Using xFormers with FairSeq

xFormers is a xFormers is a modular library for flexibly generating transformer architectures with interoperable and optimized building blocks. The current integration allows for FairSeq users to use an attention variant available in the xFormers repository.

In order to enable xFormers, all that needs to be passed in is a string representing an xFormers attention config.

The various attention variants can be found here. These include sparse attention and blocksparse attention.

For example, you could pass in the following args:

python

decoder_xformers_att_config = '{"name": "scaled_dot_product"}'

encoder_xformers_att_config = '{"name": "linformer", "seq_len": "256"}'

In order to use blocksparse attention you would have to additionally pass in a blocksparse layout and blocksize.
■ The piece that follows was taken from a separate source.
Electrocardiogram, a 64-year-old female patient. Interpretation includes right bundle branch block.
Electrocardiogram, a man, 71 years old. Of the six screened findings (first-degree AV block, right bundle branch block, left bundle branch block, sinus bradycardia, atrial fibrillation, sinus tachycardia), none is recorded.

For example:

python


 xformers_att_config = '{"name": "scaled_dot_product"}'
 xformers_blocksparse_blocksize = 16
 xformers_blocksparse_layout = torch.ones(
     seq_len // xformers_blocksparse_blocksize,
     seq_len // xformers_blocksparse_blocksize,
 )

xf_blocksparse_mha = (
       MultiheadAttention(
           embedding,
           num_heads,
           dropout=0.0,
           add_zero_attn=add_zero_attn,
           xformers_att_config=xformers_att_config,
           xformers_blocksparse_layout=xformers_blocksparse_layout,
           xformers_blocksparse_blocksize=xformers_blocksparse_blocksize,
       )

The xFormers repository currenlty has benchmarks on the runtime and memory usage of the various attentions.